Le gouvernement fédéral confirme avoir reçu une liste de plus de 1000 noms de Canadiens titulaires de comptes bancaires en Suisse. Le premier ministre Stephen Harper a promis hier de faire enquête et d'être sans merci contre ceux qui auront fraudé. Le processus pourrait être long, mettent en garde des spécialistes. Mais déjà, le Bloc québécois et le NPD s'impatientent.

Hervé Falciani est un ancien directeur de la sécurité informatique à la Banque privée HSBC, à Genève. En entrevue à CBC et au Globe and Mail, diffusée hier, il a raconté comment il s'était emparé d'une liste de plus de 80 000 noms de clients de cette institution bancaire, pour la remettre ensuite aux autorités françaises.

La liste, a-t-il révélé, comprend 1785 noms de Canadiens. Un demi-million de dollars est nécessaire pour ouvrir un compte à la HSBC Private Bank.

«Le gouvernement doit punir ces bandits à cravate qui lui font perdre des millions de dollars!» s'est indigné le chef du Bloc québécois, Gilles Duceppe, à la Chambre des communes, hier.

«Le gouvernement ne fait rien pour enrayer le fléau d'évasion fiscale, s'est quant à lui plaint le leader néo-démocrate Jack Layton. Où est leur agenda de la loi et de l'ordre pour les grandes banques et pour ceux qui évitent les impôts?»

Les deux chefs ont pressé Ottawa de tourner les yeux vers d'autres paradis fiscaux, dont la Barbade, les Bermudes et les îles Caïmans.

Le premier ministre Stephen Harper a répondu qu'il était hors de question de tolérer la fraude fiscale. «Si des Canadiens utilisent des comptes en Suisse pour éviter des taxes et des impôts canadiens, ces citoyens vont faire face à toute la force de la loi canadienne», a-t-il martelé.

Dans un communiqué de presse diffusé en fin de journée, l'Agence du Revenu du Canada (ARC) a confirmé avoir obtenu «récemment» des renseignements sur ces titulaires de compte. Elle a indiqué qu'elle était en train de procéder à une «analyse minutieuse» des mieux dotés, pour vérifier si leurs titulaires déclaraient «l'ensemble de leurs revenus aux fins d'impôt».

«L'ARC examinera tous les comptes liés aux contribuables canadiens», a enfin promis l'Agence.

Long processus

Mais l'enquête pourrait s'avérer longue et ardue, estiment deux experts consultés par La Presse.

«Ce n'est pas quelque chose qui va se faire demain matin. C'est extrêmement compliqué. Surtout que les entreprises ou les personnes qui font cela, et qui ont beaucoup, beaucoup de ressources, elles exploitent les trous dans la loi», a analysé Pierre P. Tremblay, professeur de sciences politiques à l'UQAM.

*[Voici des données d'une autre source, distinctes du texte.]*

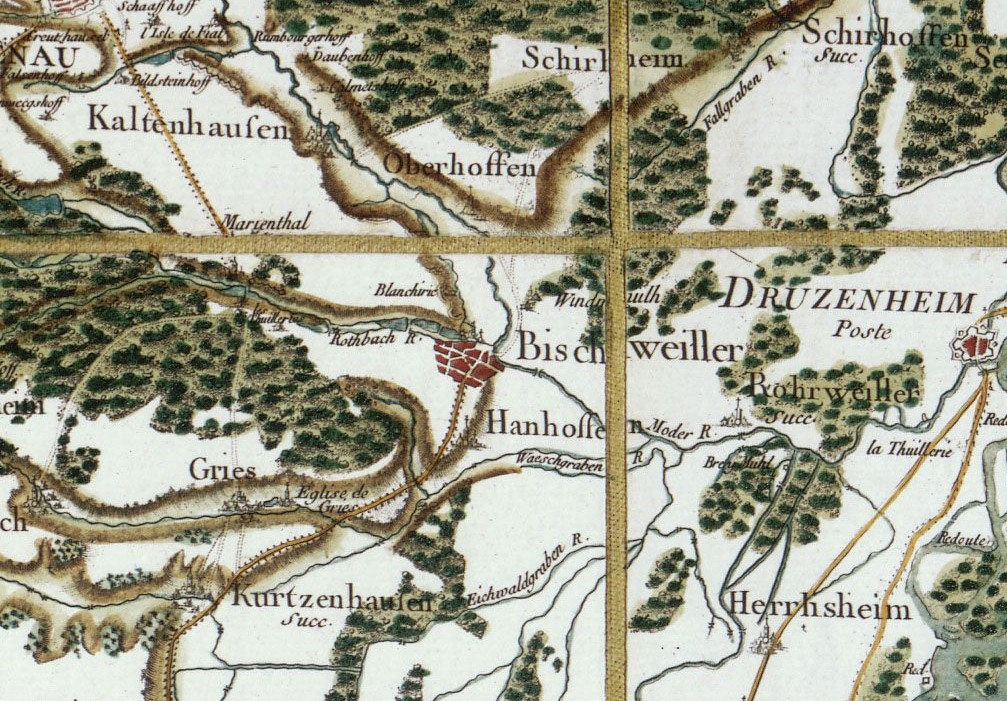 Bischwiller et ses environs au 18ème siècle. Carte Cassini.

«Quand on parle d'évasion fiscale, on n'est pas nécessairement dans une situation de fraude. On est souvent à la limite de la légalité», a rappelé ce spécialiste des finances publiques.

Selon Vern Krishna, professeur à l'Université d'Ottawa et avocat spécialisé en droit fiscal, le Canada ne s'en tire pas si mal, dans le contexte d'une intensification des efforts pour lutter contre l'évasion fiscale depuis environ cinq ans.

«Le Canada a signé plusieurs traités - environ 11 ou 12 - avec des paradis fiscaux, concernant l'échange d'informations, a-t-il noté. Il n'est pas le chef de file ni le retardataire au niveau mondial... Mais il fait ce qu'il peut, compte tenu de sa taille et des ressources disponibles.»

L'an dernier, l'Agence du revenu du Canada affirme avoir découvert «plus d'un milliard de dollars en impôt fédéral impayé de contribuables canadiens, qui cachaient des biens et des comptes à l'étranger ou au moyen d'autres opérations internationales».